Я опешил, конечно, и… опять за суетою службы забыл.
Славика снова на другой пост перевели, и мы опять не имели возможности общаться.
А потом, через пару месяцев, мне объявили вдруг, что меня и еще трех кочегаров переводят на Крайний Север. Как? За что? Почему меня и кочегаров? Не понятно.
Про это у меня есть целая история, как я по ошибке стал из разведчика ракетчиком, а кочекгары – операторами-морзянщиками и попали на Север. Одно оставалось загадкой, почему перевели туда именно меня. Почему кочегаров – понятно. Они лишь значились в разведбригаде специалистами, и их отгрузили в другую часть, как балласт. Тот же вопрос задавал мне мой комбат на Севере:
- Почему они тебя к нам скинули? Ведь я же не отдал бы ни за что хорошего специалиста. Ну, и ты у нас стал лучшим вычислителем, я бы тебя за миллион не отдал, так чем же ты им в разведке не угодил?
Я пожимал плечами.
Смутно что-то проклевывалось из того, как со мной сразу после моего приезда на Север беседовал начальник Особого отдела капитан Тишанский.
В полутемной комнате, где он сидел в кресле за столом с низко пригнутой металлической лампой, а я в дальнем от него углу на стуле, он спрашивал меня о маме, о школе, об институте, о службе в разведке. А потом вдруг, как бы между делом поправил лампу так, что она стала светить мне прямо в лицо, и все тем же скучающим голосом, как бы между прочим, спросил:
- Ну, а иностранные радиостанции любите слушать?
Мне это запомнилось.
Я, когда вспоминаю, что и как я ему на это ответил, припоминаю тут же сцену из фильма «Служебный роман».
Там, когда героя Басилашвили спрашивают:
- Ты в Женеве стриптиз видел?
Он таким петушком вскрикивает:
- Зачем мне это нужно?
Вот и я таким же петушком, кажется, вскричал:
- Зачем мне это нужно?! Никогда не слушал.
- Понятно, - так же равнодушно подвел итог особист капитан Тишанский, - Так и запишем «Никогда не слушал».
И убрал свет лампы с моего лица.

А Славика я встретил однажды после армии, в 1988 году. Он неожиданно позвонил мне домой и предложил увидеться.

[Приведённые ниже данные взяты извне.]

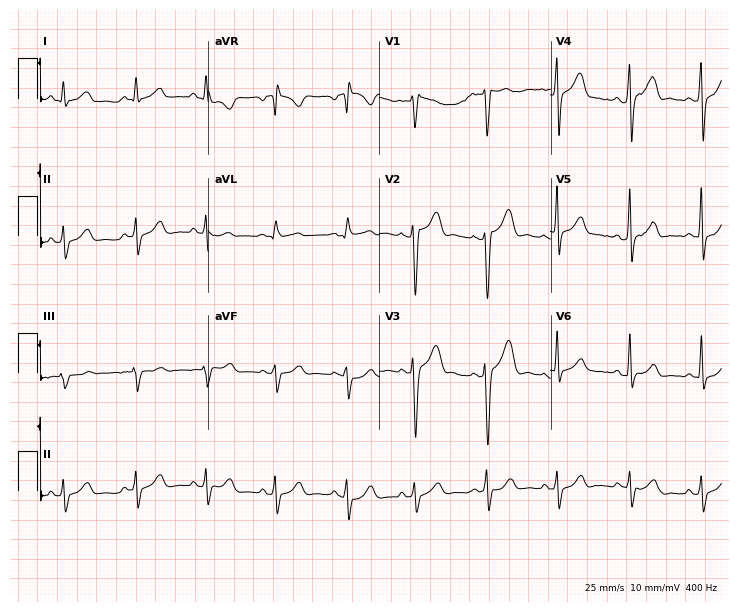
12-lead ECG from a 20-year-old male. Labelled as a normal ECG.
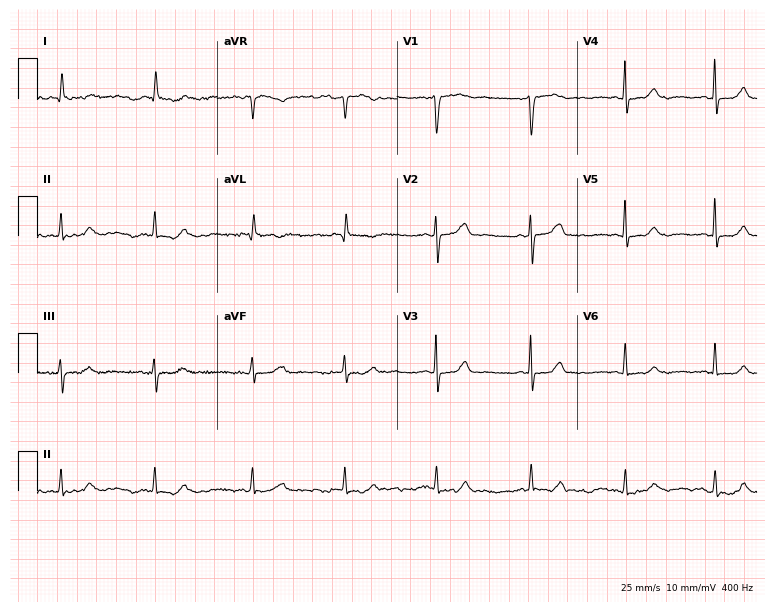
Resting 12-lead electrocardiogram. Patient: a 58-year-old woman. None of these six findings is recorded: first-degree AV block, right bundle branch block, left bundle branch block, sinus bradycardia, atrial fibrillation, sinus tachycardia. Other findings, if any, are not listed.
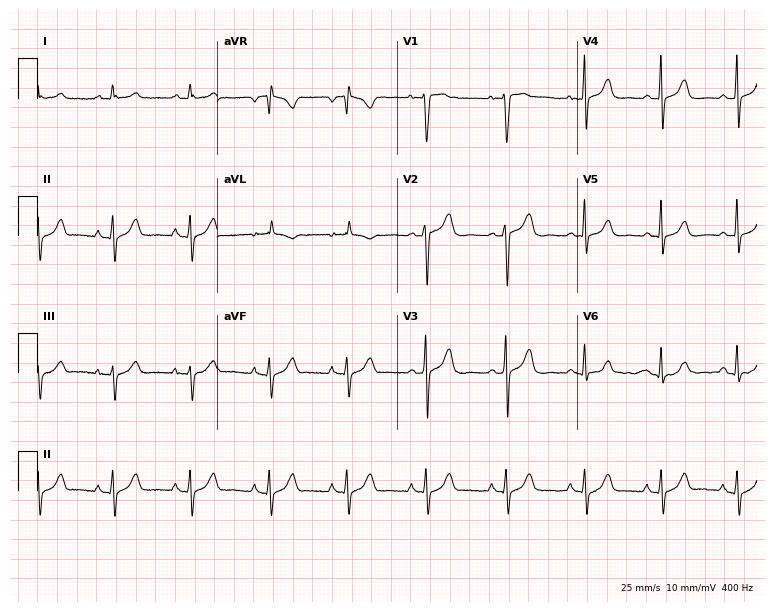
ECG — a female, 42 years old. Screened for six findings — first-degree AV block, right bundle branch block, left bundle branch block, sinus bradycardia, atrial fibrillation, sinus tachycardia — none is recorded.
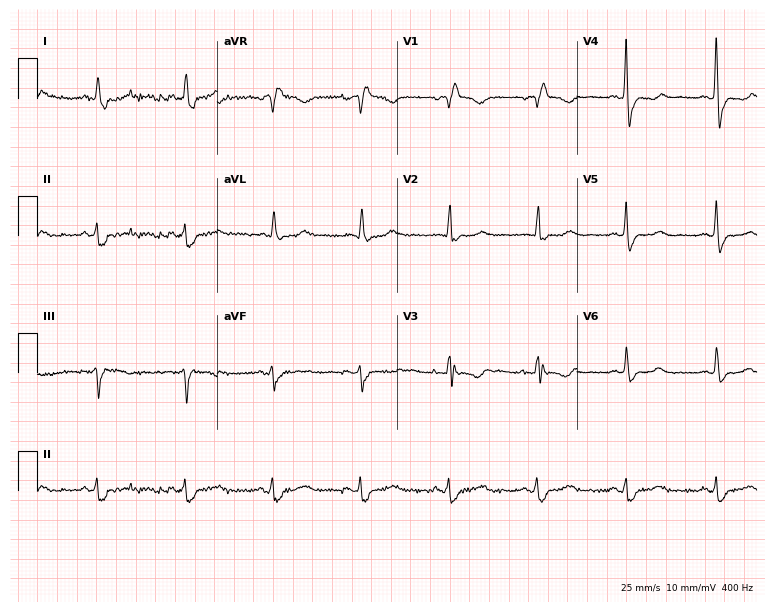
Resting 12-lead electrocardiogram. Patient: an 83-year-old female. None of these six findings is recorded: first-degree AV block, right bundle branch block, left bundle branch block, sinus bradycardia, atrial fibrillation, sinus tachycardia.
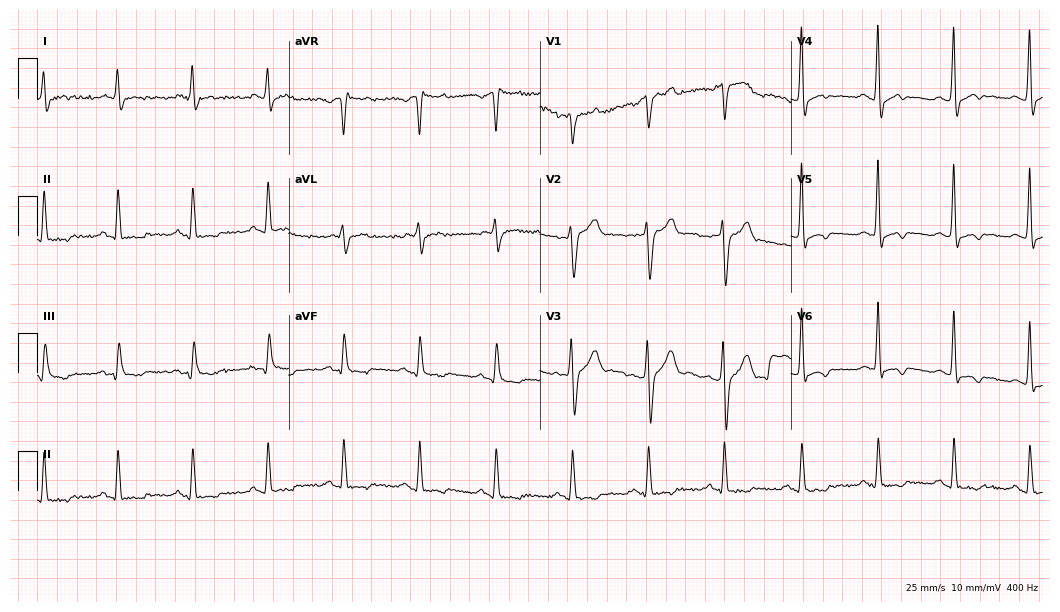
Standard 12-lead ECG recorded from a 57-year-old man (10.2-second recording at 400 Hz). None of these six findings is recorded: first-degree AV block, right bundle branch block, left bundle branch block, sinus bradycardia, atrial fibrillation, sinus tachycardia.

- Пошли в «Риме» посидим, - так ленинградская молодежь называла кафе возле «Петроградской», в Поповском садике.
Мы встретились, обнялись. Он шутил, я тоже. Вспоминали учебку, разведку и общих знакомых. А потом он сказал:
- Слушай, «перестройка» на дворе. Столько стало разных неформальных объединений, люди встречаются, общаются, обсуждают, власть ругают. Ты никуда не ходишь? А то возьми меня с собой, мне интересно.

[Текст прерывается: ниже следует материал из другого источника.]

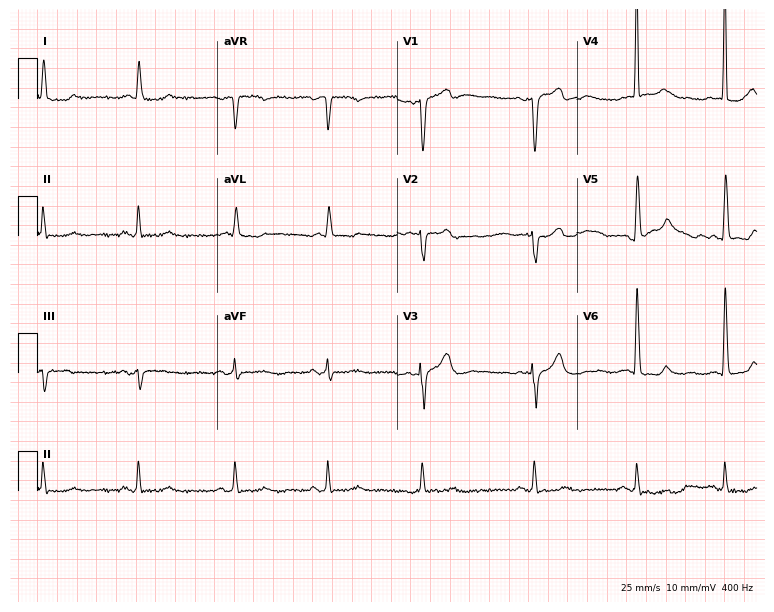
12-lead ECG from a man, 84 years old (7.3-second recording at 400 Hz). No first-degree AV block, right bundle branch block, left bundle branch block, sinus bradycardia, atrial fibrillation or sinus tachycardia recorded for this tracing.
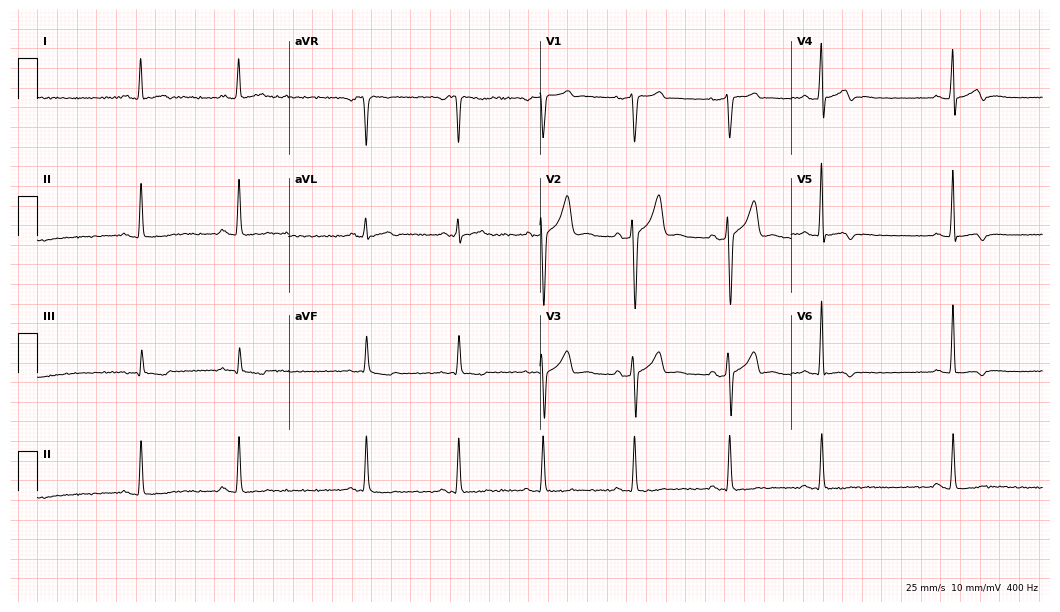
12-lead ECG (10.2-second recording at 400 Hz) from a man, 29 years old. Screened for six findings — first-degree AV block, right bundle branch block, left bundle branch block, sinus bradycardia, atrial fibrillation, sinus tachycardia — none is recorded.

И тут вдруг меня пробила одна мысль. Знаете, так бывает, находит.
«Как он узнал мой домашний телефон? Ведь мама поменяла квартиру и переехала сюда за два месяца до моего возвращения из армии, а со Славиком мы не виделись уже больше года».
И я так в лоб его спрашиваю:
- Прости, что не в тему, слушай, а как ты узнал мой номер телефона?
А он, не задумываясь и не сморгнув, отвечает:
- Так мы же с тобой еще в армии обменивались номерами.
А я думаю:
«Эх, плохо вас готовят, хотя бы соврал, что узнал в справочном».
А он так уже немного настойчивей:
- Ну, так что? Знаешь какие-нибудь объединения? Людей интересных? Сходим? Познакомишь?
Ну, и я говорю:
- Да, в принципе… Знаю… Собираемся с друзьями.
- Да?
- Стихи читаем.
- Стихи?
- Ну, да, стихи.
- Как стихи? Где-то на квартире? У кого?
- Зачем на квартире? В Михайловском саду. Направо от входа, возле третьей скамейки. Приходи, кто хочешь, каждый вечер. Придешь?
Он замялся. Тонкое лицо его и нос, и ключицы изобразили даже некоторое страдание:
- Ну, я насчет стихов как-то… Не того… А вот, может, насчет политики? Если что-то будет, дашь знать?
- Только стихи.
Через некоторое время он простился и ушел. Я посмотрел на его тонкую, ломающуюся при каждом шаге спину и подумал:
- Ерофейчик…
С тех пор мы больше не встречались. Я женился, переезжал с квартиры на квартиру. Еще несколько раз он звонил мне, каждый раз на новый номер, предлагал увидеться. Но мне было все как-то недосуг. Откуда он узнает мои новые номера, я не спрашивал.